X_train_outlier, X_test_outlier, y_train_outlier, y_test_outlier = train_test_split(X_outlier, y_outlier, random_state=150)

X_scaler_outlier = StandardScaler().fit(X_train_outlier)
y_scaler_outlier = StandardScaler().fit(y_train_outlier)

X_train_scaled_outlier = X_scaler_outlier.transform(X_train_outlier)
X_test_scaled_outlier = X_scaler_outlier.transform(X_test_outlier)
y_train_scaled_outlier = y_scaler_outlier.transform(y_train_outlier)
y_test_scaled_outlier = y_scaler_outlier.transform(y_test_outlier)

model_outlier = Sequential()
model_outlier.add(Dense(36, input_dim=12, activation= "relu"))
model_outlier.add(Dense(1, activation='linear'))

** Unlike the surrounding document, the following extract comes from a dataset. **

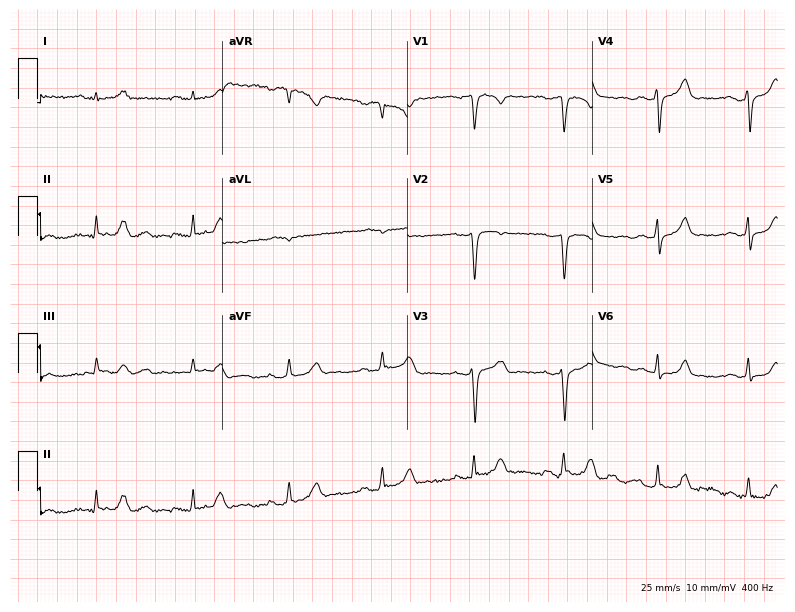
Standard 12-lead ECG recorded from a 50-year-old man. None of these six findings is recorded: first-degree AV block, right bundle branch block, left bundle branch block, sinus bradycardia, atrial fibrillation, sinus tachycardia.

model_outlier.compile(loss= "mean_squared_error" , optimizer="adam", metrics=["mean_squared_error"])
model_outlier.fit(X_train_scaled_outlier, y_train_scaled_outlier, epochs=100)

In [None]:
y_test_scaled_predict_outlier = model_outlier.predict(X_test_scaled_outlier)
r2_score(y_test_scaled_outlier, y_test_scaled_predict_outlier)


Removing outliers from our data has improved its overall R2 score slightly, which would indicate it is helpful in improving the reliability of the model overall.